The family moved to Georgia before his junior year of high school. Brown initially committed to Tennessee, which backed off in the lead-up to National Signing Day in 2014, worried about Brown’s grades. The family had suffered as Brown dealt with the fallout of his father’s death and the subsequent move.
Oklahoma was willing to take him. Brown redshirted there his first year – too much depth ahead of him – but then he took over at left tackle in 2015 and hasn’t let go, starting 39 games there in three years. He was second-team All-Big 12 as a redshirt freshman, second-team All-American last year and all-everything this year.

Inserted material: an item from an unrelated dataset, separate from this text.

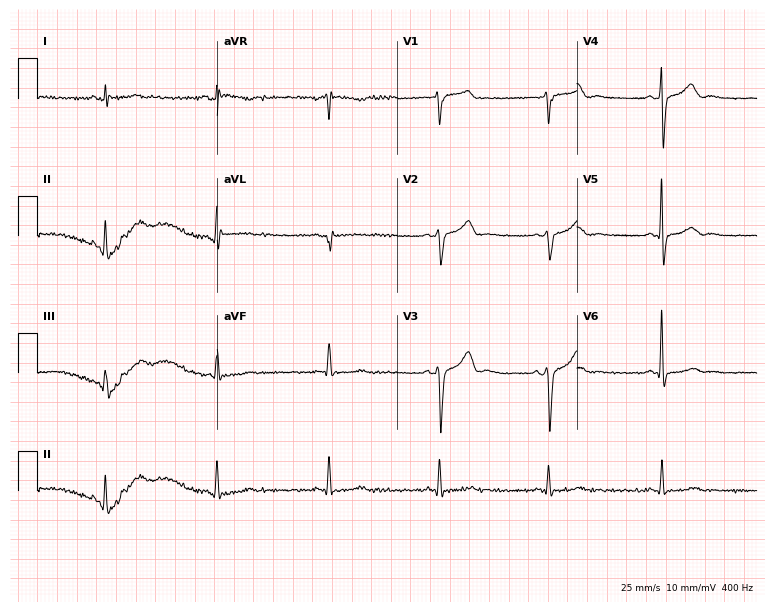
12-lead ECG from a 76-year-old man. No first-degree AV block, right bundle branch block (RBBB), left bundle branch block (LBBB), sinus bradycardia, atrial fibrillation (AF) or sinus tachycardia recorded for this tracing. Findings outside these six are not listed.

Baker Mayfield is the star, but in many ways, Brown is the facilitator. Listed at 6-foot-8 and 345 pounds, Brown makes Georgia guard Ben Cleveland — known as Big Ben — look like Isaiah McKenzie.
Georgia did recruit him and could have used him during the next few seasons. But Brown also wasn’t that highly ranked. He was a 3-star recruit according to 247Sports, Scout, Rivals and ESPN, only the 35th-ranked offensive tackle nationally per ESPN. Besides academics, he also needed to cut down his body fat.
Both were straightened out at Oklahoma – he’s a good student and a good athlete – and now he’s ready to try to beat the sort-of home-state team.
“I’ve actually watched a lot of film [of Georgia]. They’re great, man,” Brown said. “They’ve got a great front seven. They’ve got a bunch of big names, a bunch of guys that are making consistent plays for them.”
Then Brown ticked off the players by their jersey numbers: “Seventeen [Davin Bellamy] is a guy that makes a lot of plays in crunch time for them. Obviously 7 [Lorenzo Carter], he makes plays here and there. Three [Roquan Smith] is great for them. Seventy-eight [Trenton Thompson]. I’ve seen 97 [John Atkins] make some plays here and there for them. So they’re loaded, man. They’ve got a lot of talent.”
That sets up a great matchup between Oklahoma’s high-powered offense and Georgia’s stingy defense. But it’s also a Big 12 offense, and the skeptics say that when one of those offenses runs into an SEC defense, it gets stopped.
Brown was asked if that was motivating.
“Very motivating,” Brown said. “I actually shall continue to say that it’s very important to our success to hear that narrative. I think that’s what’s going to drive us to hear that for the next three weeks. We look forward to the matchup.”